听轻雲的语气分明象是交代后事一样,颜诺是气恼又疑惑:“告诉我,是不是出了什么事?”
知晓内情的绿珀和蓝珏微低着头,眼中有泪光闪烁。
“没事。”轻雲故作诙谐道:“看把你急的,我也就是这么一说,再说了,人总归免不了一死,我只是想早点安排好一些事,省得到时候想不到嘛!好了,别生气了,我这儿给你赔不是啊。”
说着,轻雲站起身朝着颜诺就要一拜,惊得颜诺慌忙上前阻止了她:“大家姐妹,你这样做想折我的寿么?”

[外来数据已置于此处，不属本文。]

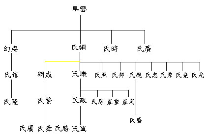 後北條氏在戰國時代的家系。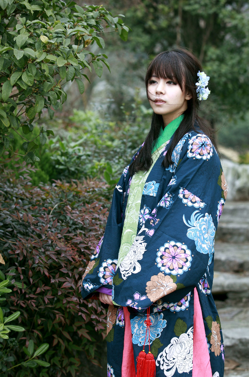 漢服展示

两人重新在座位坐好,颜诺深凝着轻雲确认道:“真的没事?”
“真的没事!”
“有事一定要告诉我和冰莹,要不然我们可不会原谅你!”
轻雲笑而不应声。
“说到冰莹,对了,冰莹有书信来。”颜诺起身从一旁的小匣子里取出一封信递给轻雲:“信是一个时辰前收到的,想着你会来,所以没给你送去。冰莹夫妻已经到了永平县,一切都好,还说。。。。。。”说着说着,忽见轻雲眉头紧锁,清丽面上蕴含着冷冽气息,颜诺不由一惊:“怎么呢?”
轻雲不语,只将手中书信递给她。
颜诺狐疑地接过来一看,上面只有五个字‘少女换战马’!
“冰莹怎么会有这样的念头?要知道,战马都只是用于军队战场,而且朝廷对战马的买卖行为一向有着严格的管制,试问,谁敢胆大妄为私自买卖?”
“有人就敢这么胆大妄为!”轻雲眼底眉梢闪烁着清冽之气:“我听父皇说过,当年文王谋朝篡位前就曾暗中从周国私自购买进大量的战马,周国属于半开化的游牧族,所产的马匹最擅于长途行走。”
“听你这么说,我想起一件事来。”颜诺神情肃然说道:“前几天,北边几个粮铺的掌柜相继回报说,那几个郡县的米价突然从每石六钱涨到了八钱,因为价格涨得不是很离谱,我也就只让他们多注意,并未有所警觉,如今想来,此事非同小可!”
“有人在囤粮囤马!”轻雲语气肯定。
是她疏忽了,竟没想到这一点,可究竟是谁想要意图不轨?
“你的意思是有人想。。。。。。”颜诺微微抽了口冷气:如果事情真如她们所猜测的那样,后果可就严重了。
“宁可信其有,不可信其无,凡事谨慎一些总是好的!”
吩咐蓝珏立即通知紫珂他们派人前往北方密查此事,轻雲看向颜诺:“那些购买粮食的人绝不敢在一个地方买太多,定会分散行事,你马上通知所有掌柜,尤其是粮铺和铁器铺的掌柜,一旦发现有人购买或制作超出一般人家所要数量的粮食和器具即刻回报,并严密监视,切不可打草惊蛇!”
“我马上去安排!”
“我也回宫跟父皇他们商量商量。”轻雲随即带着绿珀赶回皇宫。
与此同时,丞相府里。
眼见墨炫施完了针,丞相急急询问道:“墨公子,涛儿的伤势如何呢?”
昨夜他从宫里回来就直接去了书房,房中弥漫着浓浓的酒气,书桌上留有那个小畜生歪歪扭扭的书信,他好不容易看清内容正思索对策时,管家突然慌慌张张地跑来,说是有人将重伤昏迷的涛儿送了回来,顿时吓了他一跳,赶去一看,涛儿满身血污不说,更伤及了重要部位。
奴才们都说,他走后涛儿就强行支走了他们,至于涛儿去了什么地方为何变成这样,他们都不知道。
到底是谁这么狠毒要林家绝后?
墨炫放好银针,掏出锦帕拭着额头的汗水说道:“丞相放心,林大公子已无大碍,静养三个月便会痊愈,只是。。。。。。”
“只是什么?”丞相和林夫人都直盯盯地看着他。